# What's the name of the color?



## 650bill (May 23, 2011)

650bill here.
I am getting ready to paint a WW11 German aircraft model and I am at a loss,as t a name for a color that was used b the German's back then. Does anyone know what color or name of color that was used during that time? Thanks gus.
650bill


----------



## John P (Sep 1, 1999)

WHICH color?

Battle of Britain period camo was RLM 70 black-green and RLM 71 dark green over RLM 65 light blue

Slightly later was RLM 74 gray and RLM 75 gray (I can never remember which is darker) over RLM 76 gray-blue

Later in the war, RLM 82 green or 83 green and RLM 81 purple-brown over RLM 76 was typical

Desert markings were RLM 79 sand yellow and RLM (oh crap, I forgot) olive green over RLM 78 azure blue

Naval aircraft were 72&73 green over 65 blue

(I know I'm not remembering all the names right)

Cockpit interiors were generally RLM 66 black-gray, and wheel wells RLM 02 gray-green.

These are all available in the Testors Model Master line.


----------



## modelnutz (Sep 21, 2009)

Thank you for the info JP

Question...in your opinion... what colors might have been used on the Horton Ho229 ?


----------



## djnick66 (May 2, 2008)

probably late war stuff but who knows since its basically a Luft 46 subject.

Note that Testors and Poly Scale reverse some of the RLM numbers in their range, and some of the Testors shades are poor matches for the real colors (not enough contrast, etc.)


----------



## steve123 (Feb 9, 2009)

Tamiya Makes a great line of spray paints. I used AS-5 Light blue, AS-4 Grey violet and TS-2 Dark green on my Dornier Arrow. If you can't find historical references try going with an aircraft that served about the same time or for the same use.
[

















Hope this helps. Sorry about the picture quality and color shift, I didn't have any pics of this scheme In the 'bucket, so ,I had to "Shoot from the hip" to get you some pics.

Steve


----------



## John P (Sep 1, 1999)

I did my Revell Horton in 82 Green and 75 gray over 76 gray-blue:
http://www.inpayne.com/models/ho229-revell1.html
It's non-standard, but there was a lot of non-standard going around at the end of the war.

More standard would be the 81/82/76 I used on this Me-262:
http://www.inpayne.com/models/me262a-1a-u4jg7.html


----------



## John P (Sep 1, 1999)

Feel free to peruse my models for other examples:
http://www.inpayne.com/models/models.html

Here's the Luft '46 stuff specifically:
http://www.inpayne.com/models/models_projekts.html
I mostly used standard schemes, but I also made up a lot of them, based on variations of what I've seen of wartime variations.


----------



## modelnutz (Sep 21, 2009)

Very nice work !
Which colors did you use on the Me-329....I've always been partial to that style of camo.


----------



## John P (Sep 1, 1999)

Tough to remember, but probably 76 overall with 75 splotches.
I may have done the topside in 74 before the splotching.

(If I'm remembering correctly which gray is darker)


----------



## 650bill (May 23, 2011)

*Is this a mystery or a dumb mistake?*

650bill here again.
First, I want to thank John and others who contributed greatly to the question I posted concerning WW11 coloirs.

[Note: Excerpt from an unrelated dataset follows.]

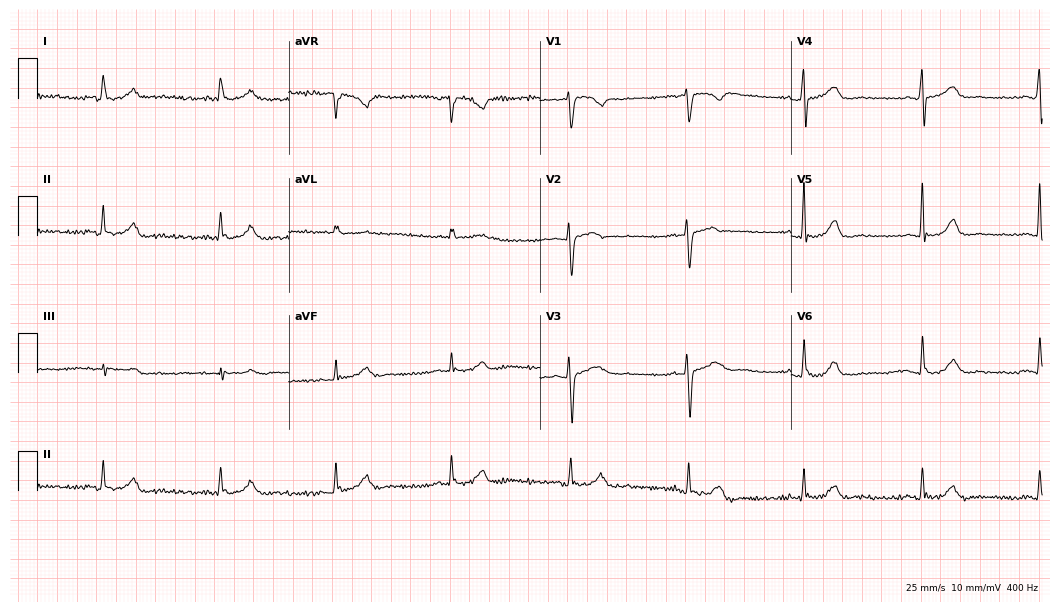
Electrocardiogram, a female, 64 years old. Overall reading on record: normal ECG.

It was all great stuff.

The plastic model I am working on has caused what seems to me to be a mystery. I am building a 1/172 model of a German F.202 Messerschmitt BF.110 G2. I was on EBay last month and found a seller who offered a package deal of 4 very old 1/172 kits for one price. I got all four for 6 dollars.

The Messerschmitt I am building is made by FROG, but I have no date , other than by the appearance of the box and paperwork, which indicates a lot of age.

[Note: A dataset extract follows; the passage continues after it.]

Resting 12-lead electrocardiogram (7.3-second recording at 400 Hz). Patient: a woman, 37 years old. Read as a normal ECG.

Anyway, the molding process is good, and after assembly, requiring only a tiny amount of body puddy.

Then I ran into a problem. The paint will not lay down, at least on top of the wing surface. After drying, it stays wrinkled. The rest of the plane acts as it should, and I came up with a good coverage.

1. Before starting the build, I washed all parts in a mild liquid soap and the rised well with luke warm water. 

2. The paint I am using is an enemal oil base of good quality.
I paint only by brush because some years ago I loss the use of both my hands, so I can not operate a spray paint or air brush.

3. My brushes are good, being the red sable type.

4. The paint of the fusealoge, engine cowling and tail all came out fine. Even the under surface of the wings come out good,with the paint lying down and all wrinkles disappearing.

Does anyone suppose there is something on the top surface of the wing, or something in the plastic compound, causing this problem? because the wing has 2 parts, upper and lower.

Thanks for reading. 650bill


----------